Have you read Educated? Would love to discuss it more!



8 thoughts on “Favorite Quotes from Educated!

  1. Yes I’ve read it! I believe I read it via NetGalley so it’s been awhile. Yes, I remember that it really moved me- such a different family life. I even thought about the book as we drove through the mountains this summer. Here’s my review:

    This is the author’s memoir. She learned that she must tell her own story, not her sibling’s story or her father’s story, but her own. And in her own story she also came to know what it meant to be part of a family- “how a person ought to weigh their special obligations to kin against their obligations to society was a whole.”

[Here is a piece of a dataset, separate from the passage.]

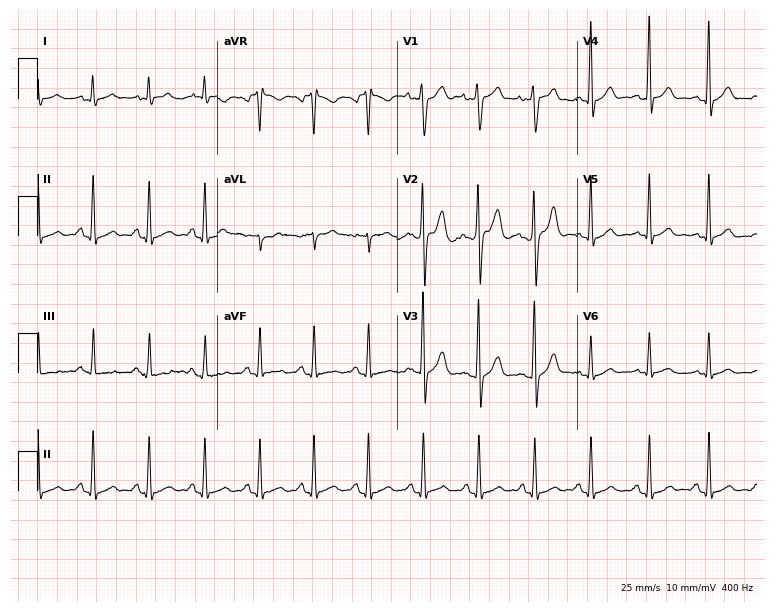
Resting 12-lead electrocardiogram (7.3-second recording at 400 Hz). Patient: a 17-year-old man. The tracing shows sinus tachycardia (a sinus rate of 100 beats per minute or more).

    The author uses beautiful, somewhat complex language, which will inspire you to think and ponder, to paint her life as a young girl in rural Idaho and how this sheltered soul earned her PhD from Cambridge. Many of the scenes are focused on the mountain, Buck Peak, near her Idaho homestead, which guided her life.

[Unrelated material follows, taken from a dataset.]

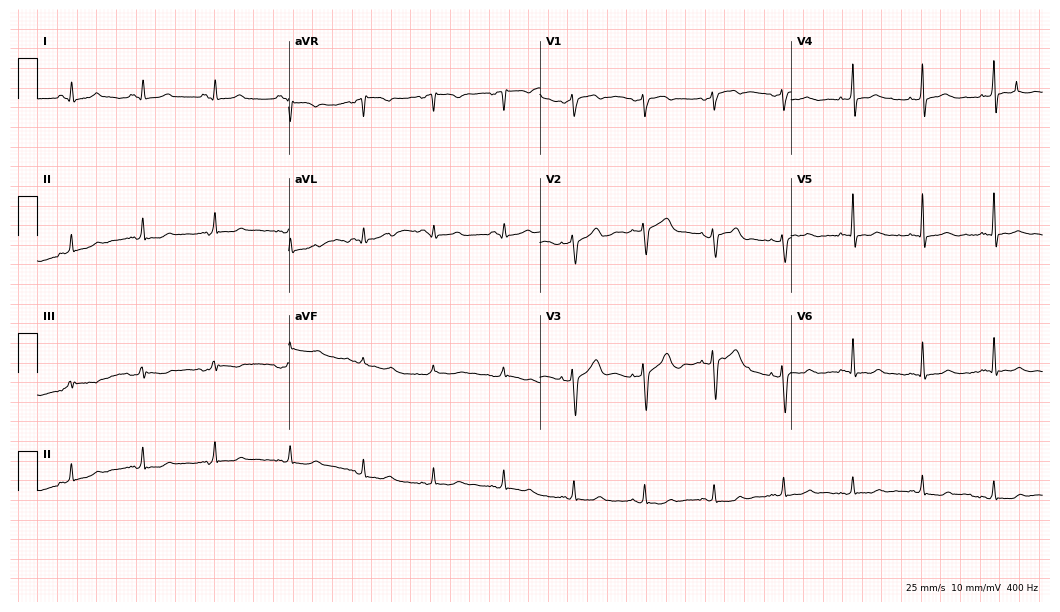
Resting 12-lead electrocardiogram (10.2-second recording at 400 Hz). Patient: a 42-year-old woman. None of these six findings is recorded: first-degree AV block, right bundle branch block, left bundle branch block, sinus bradycardia, atrial fibrillation, sinus tachycardia.

    Her father was like the feral horses that roamed this mountain. He could not be owned, and he could not be tamed. Her father was the incarnate of the Mormon prophets that he revered. He loved his family with the love and wrath of the Old Testament God.

    Prophets in modern America have it hard and their families suffer even more. The author and her siblings lived the life that the early Western pioneers would have recognized- hard physical work, serious injuries, no formal schooling and limited contact with others. This Spartan life became another mountain for the author to overcome.

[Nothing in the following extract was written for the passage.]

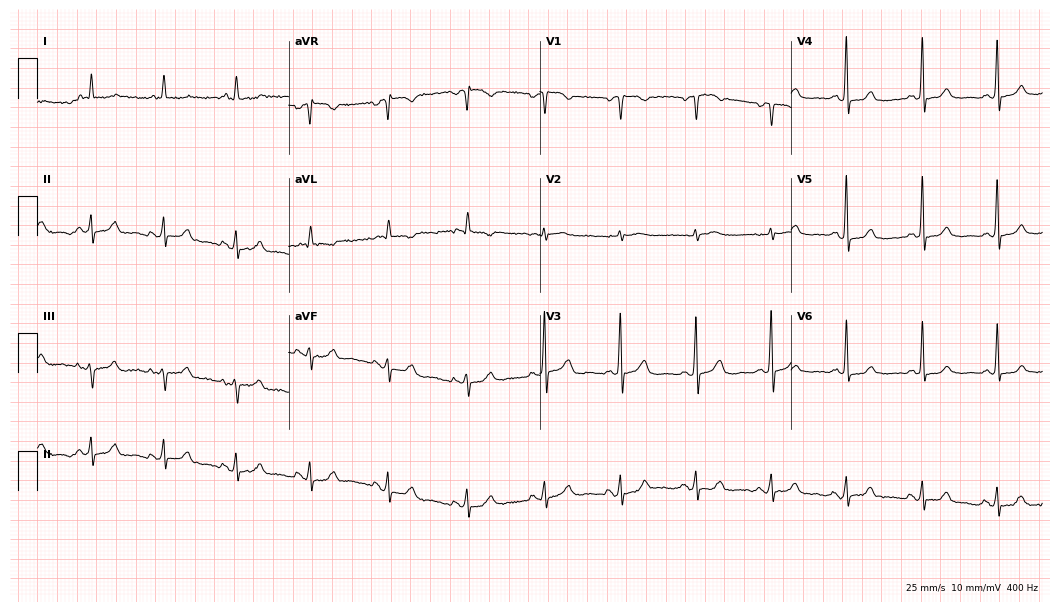
12-lead ECG from an 82-year-old female patient (10.2-second recording at 400 Hz). No first-degree AV block, right bundle branch block, left bundle branch block, sinus bradycardia, atrial fibrillation or sinus tachycardia recorded for this tracing. Other findings, if any, are not listed.
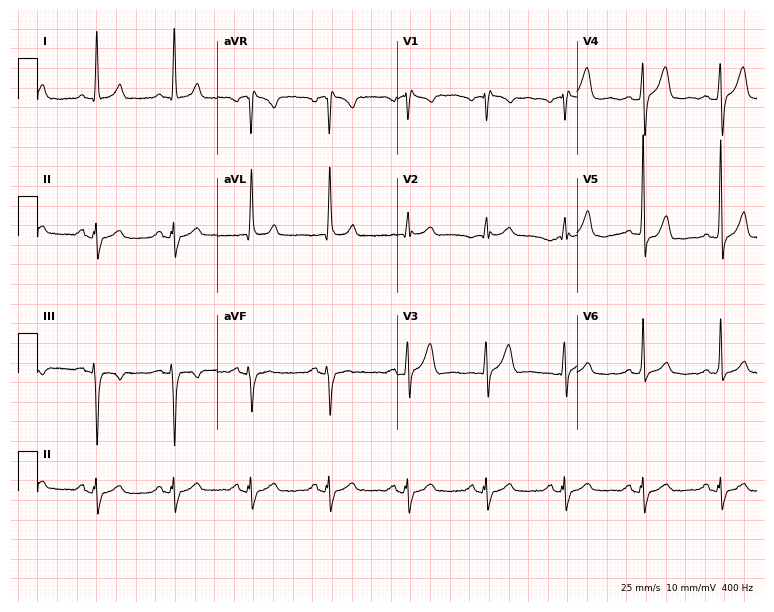
12-lead ECG from a man, 66 years old. No first-degree AV block, right bundle branch block (RBBB), left bundle branch block (LBBB), sinus bradycardia, atrial fibrillation (AF) or sinus tachycardia recorded for this tracing.

    She was fortunate to be taught by world-class professors. One even called her his “Pygmalion” because she was basically a blank slate. While she achieved academic renown, she never reached a high point of hope. Her mountain always loomed larger.

    “First find out what you are capable of, then decide who you are.”
    More than just a “coming of age” story, this is a “coming to be a new person” story. Highly recommend.

    Thanks to NetGalley and Random House for an ARC.

    1. WOW! I love this! PERFECT summation, so well written and said. Thank you for sharing- hope others see your comment to get a good idea about it!